A Corte Suprema rejeitou a tentativa de estados como o Rio de Janeiro de qualificar esses valores como herança. Para o STF, os valores não são herança, mas sim cumprimento de obrigações contratuais firmadas em vida entre o titular e a seguradora. O beneficiário tem um direito próprio, não derivado da sucessão. A decisão se alinha ao Código Civil, que exclui o seguro de vida da herança.

O Legislativo reforçou esse entendimento. O PLP 108/2024, aprovado pelo Senado, incluiu expressamente a exclusão dos benefícios de previdência privada complementar da base de cálculo do ITCMD.

Planos de previdência ganham espaço no planejamento sucessório justamente por essa exclusão do ITCMD. Para quem construiu patrimônio considerável, usar a previdência pode reduzir o custo total da transmissão de bens.

Doação com usufruto: STF manda tributar valor total na doação

Uma decisão importante do STF favoreceu o governo e impactou negativamente famílias que planejaram a sucessão usando reserva de usufruto.

No fim de 2023, o STF decidiu, com repercussão geral, que a doação de bens com reserva de usufruto deve ser tributada integralmente no ato da doação, e não apenas quando o usufruto se extingue, após a morte do doador.

Como funcionava antes: Famílias doavam imóveis ou cotas de empresas para filhos, mas mantinham o direito de usar os bens ou receber os lucros (usufruto).
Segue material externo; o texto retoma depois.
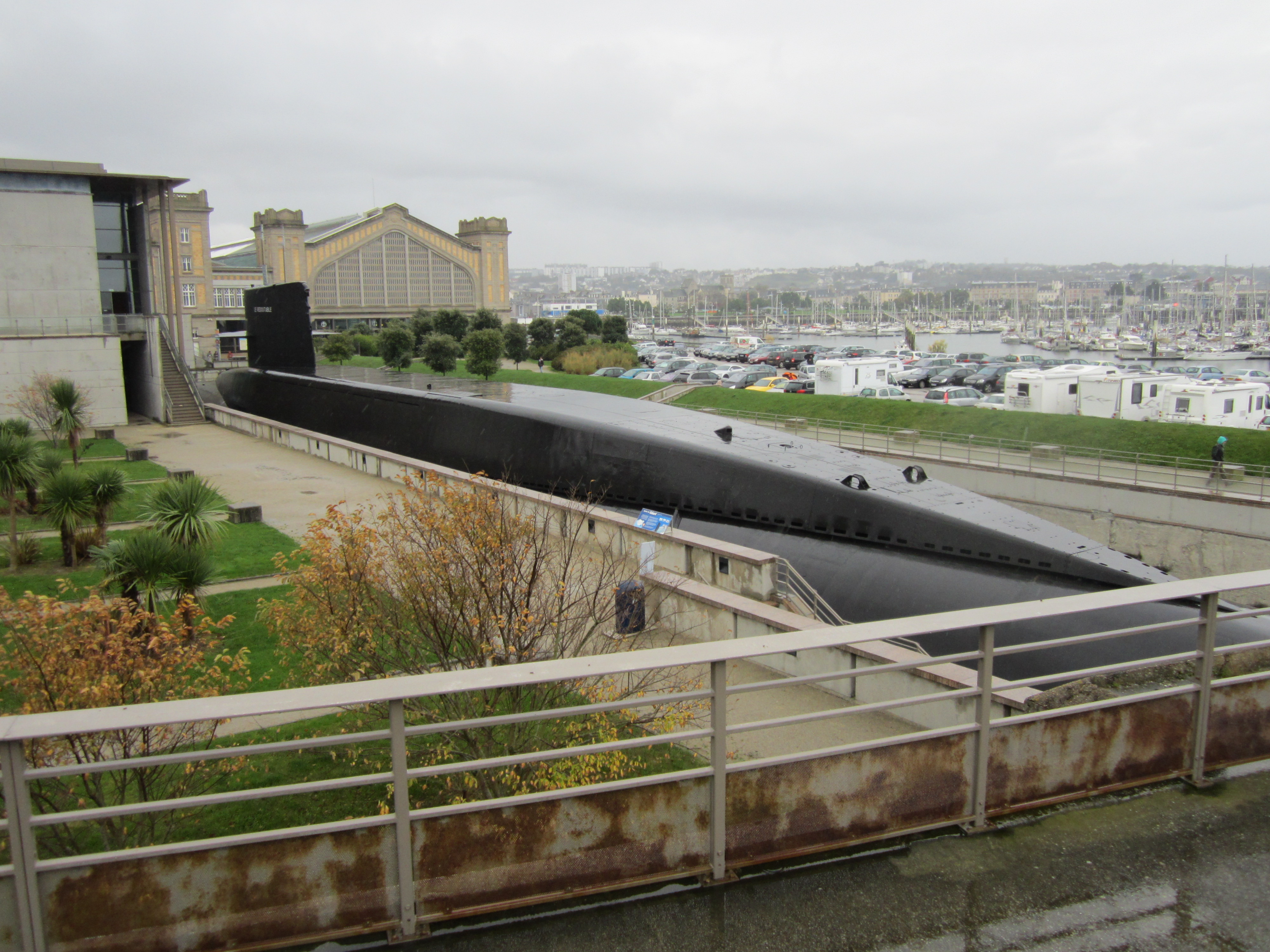 Le Redoutable (S611)

A estratégia era pagar o ITCMD sobre um valor menor na doação, já que o bem ainda tinha usufruto. Depois, na morte do doador, pagavam pouco ou nada sobre a extinção do usufruto.

O que mudou: Com a decisão do STF, essa prática acabou. A tributação agora incide integralmente sobre o valor total do bem no momento da doação. O entendimento é que a propriedade se consolida no ato da doação, mesmo com usufruto reservado.
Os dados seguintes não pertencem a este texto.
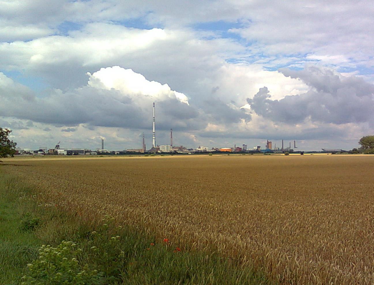 Duslo

João Arthur lembra que essa mudança já tinha sido sinalizada. Em 2021, o STF definiu que o ITCMD é devido pela alíquota vigente no momento da transmissão (doação ou óbito). Se a alíquota subiu entre a doação e a morte do doador, vale a alíquota vigente na morte. Essa decisão já mostrava que, para o Tribunal, a tributação deve estar vinculada ao valor total da doação.

O que famílias podem fazer para se adaptar

Diante do aperto regulatório, especialistas recomendam que famílias revisem seus planejamentos sucessórios com urgência e busquem alternativas ainda disponíveis, embora mais complexas.
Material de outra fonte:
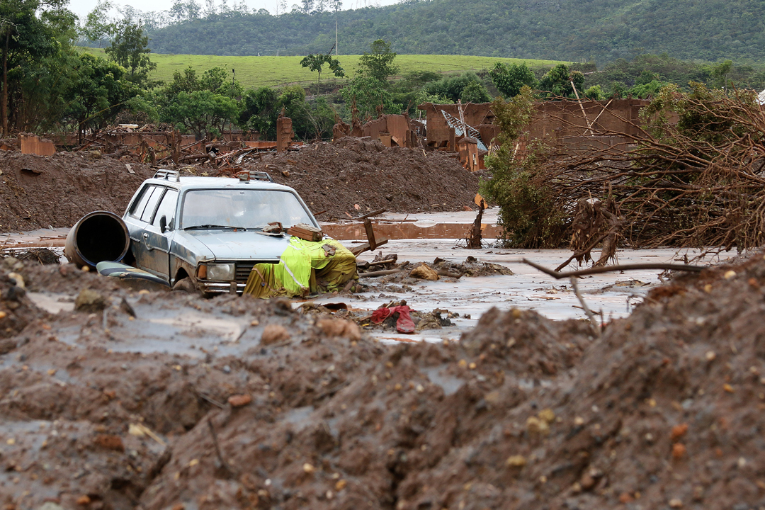 O rompimento da barragem de rejeitos da mineradora Samarco, cujos donos são a Vale a anglo-australiana BHP, causou uma enxurrada de lama que inundou várias casas no distrito de Bento Rodrigues, em Mariana, na Região Central de Minas Gerais. Inicialmente, a mineradora havia afirmado que duas barragens haviam se rompido, de Fundão e Santarém. No dia 16 de novembro, a Samarco confirmou que apenas a barragem de Fundão se rompeu. Local: Distrito de Bento Rodrigues, Município de Mariana, Minas Gerais. Foto: Rogério Alves/TV Senado

Antecipar doações antes das novas alíquotas

A estratégia mais comum é antecipar doações para aproveitar alíquotas mais baixas ainda em vigor em alguns estados. Famílias correram para estados com tributação menor, aproveitando janelas de oportunidade antes das mudanças.

Atenção: há tempo de carência para que a mudança de domicílio seja válida para efeito tributário. Não adianta transferir residência uma semana antes da doação.

Usar previdência privada (VGBL e PGBL)

A decisão do STF e o PLP 108/2024 consagraram a previdência privada como instrumento livre do ITCMD. É hoje um dos principais veículos para planejamento sucessório.

A previdência privada escapa do ITCMD e permite que o beneficiário receba os recursos de forma rápida, sem inventário. A flexibilidade na definição de beneficiários é outro ponto positivo.

Reavaliar holdings patrimoniais

Para quem tem holdings, especialmente imobiliárias, o momento exige reavaliação da estrutura. A reforma tributária sobre o consumo impõe custos adicionais, mas isso não inviabiliza a manutenção da holding se ela cumpre funções de governança e organização patrimonial.

João Arthur recomenda que as famílias revisem toda a estrutura montada ao longo dos anos. “Não necessariamente desfazer tudo, mas ajustar conforme as novas regras. O advogado tributarista deve estar presente nessa revisão”, afirma.

Janela de oportunidade para herança está se fechando

A mensagem dos especialistas é clara: não há tempo a perder. O ambiente regulatório está se fechando rapidamente. As janelas de planejamento que ainda existem hoje podem desaparecer nos próximos meses.

O PLP 108/2024 ainda precisa passar pela Câmara dos Deputados, mas a expectativa é de aprovação nos próximos meses. Estados também avançam com suas próprias legislações para adequar o ITCMD às novas diretrizes de progressividade e valor de mercado.